As radio apparatus like mobile phones, etc. come into wide use and have a wider range of application, antennas having a broader frequency range are required more than ever for radio apparatus. For instance, it is thought that an ultra-high frequency (UHF) band as broad as a couple of hundred megahertz (MHz) is required for receiving terrestrial digital television broadcast. In order that a radio apparatus using a single antenna for downsizing is adapted for two or more standards of wireless local area networks (WLAN) of different frequencies, the antenna has to cover both 2.4 gigahertz (GHz) and 5.2 GHz bands.
A multi-resonant antenna applicable to WLANs is disclosed in Japanese Patent Publication (Kokai), No. 2003-46318. The multi-resonant antenna includes an antenna element formed by a linear or band-shaped conductor one end of which is fed at a feeding point on and surrounded by a ground plane and another end of which is grounded on the ground plane. The antenna element is loaded with an impedance element so that the multi-resonant antenna resonates at a frequency determined by a length of the linear or band-shaped conductor and resonates at another frequency determined by a value of the impedance element.

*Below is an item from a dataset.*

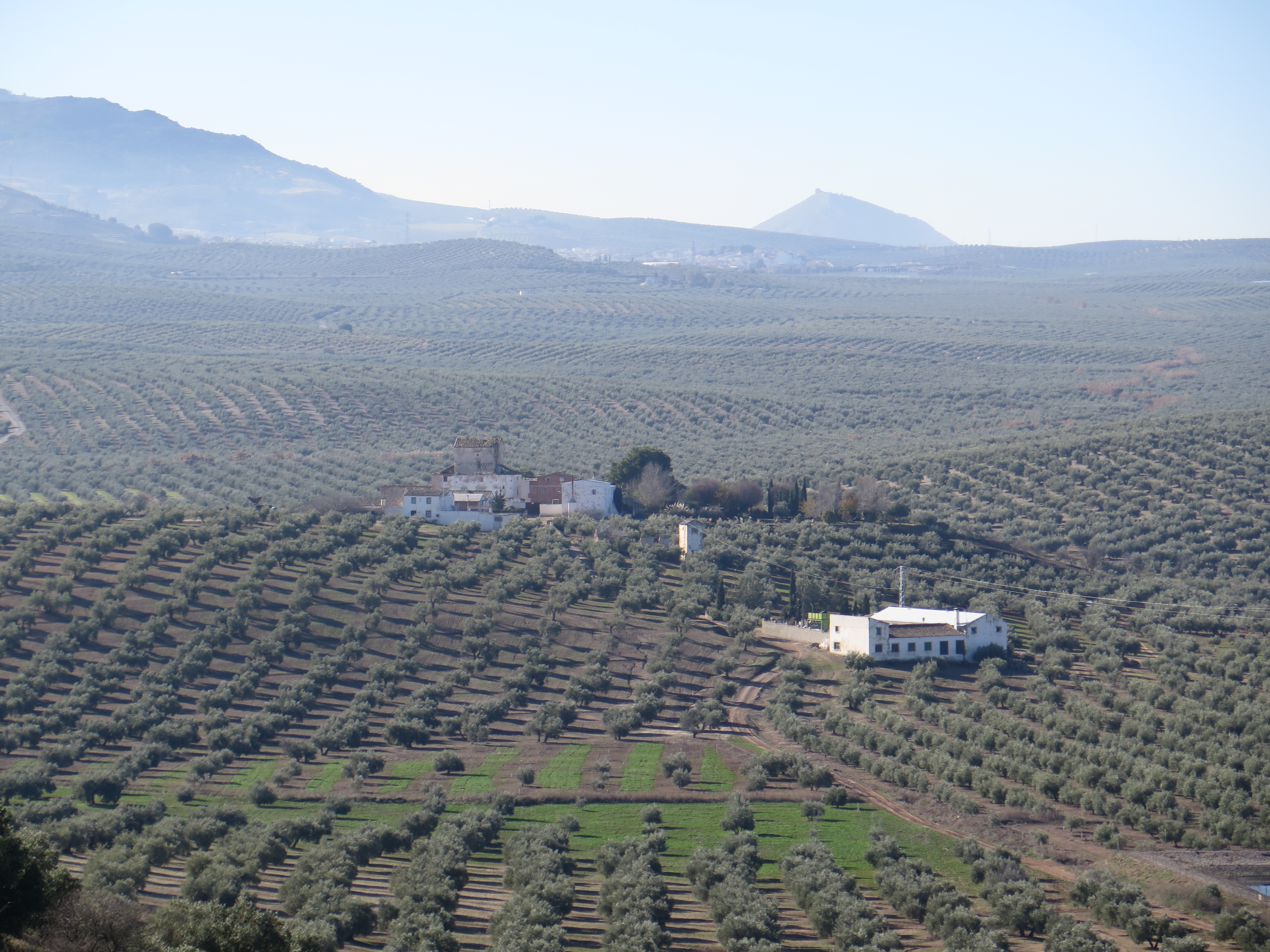 Aldea de El Término, junto al cortijo de la Dehesilla en primer término.

An antenna including an antenna element formed by a linear or plate-shaped conductor loaded with a reactance element for multi-resonance is disclosed in Japanese Patent Publication (Kokai), No.2004-40596, and is called here a reactance-loaded antenna. The antenna element of the reactance-loaded antenna is divided by the reactance element by a ratio that determines a resonant frequency of the reactance-loaded antenna.
A majority of radio apparatus adopt built-in antennas these days. In order to select a type of built-in antennas, it is necessary to examine candidates of built-in antennas from viewpoints of size, inefficiency of radiation caused by return currents, necessity of balance-to-unbalance transformation, etc.
As one of the candidates that may somehow satisfy the necessity from the above viewpoints, known is a half-wavelength T-type monopole antenna. One example of that type of antenna is disclosed in:    Sekine, S. and Shoki, H., “Characteristics of T-type monopole antenna with parallel resonance mode”, IEICEJ. Trans. Vol. J86-B, No. 2, pp. 200-208, February 2003 (in Japanese).
The above example of the T-type monopole antenna is configured that lengths of a left half and a right half thereof are unequal so that the antenna may be resonant in a parallel resonance mode and may cope with both downsizing and efficiency of radiation by increasing input impedance.
The multi-resonant antenna or the reactance-loaded antenna described above may be multi-resonant by being loaded with a reactance element located at a middle portion of the antenna element, i.e., somewhere between both ends of the antenna element. In a case where a resonant frequency needs to be changed or tuned, however, a value of the reactance has to be adjusted. Hence, there is a problem that the above antennas may not be suitable for an application that needs a significant change of the resonant frequency, e.g., WLANs.
The parallel resonance mode of the T-type monopole antenna described above may be effective depending on a configuration of radio apparatus. The T-type monopole antenna, however, may not be suitable for a radio apparatus a feeder system of which is designed to match the input impedance of the antenna at a series resonant frequency of the antenna, as the increase of the input impedance in the parallel resonant mode is likely to cause a mismatch.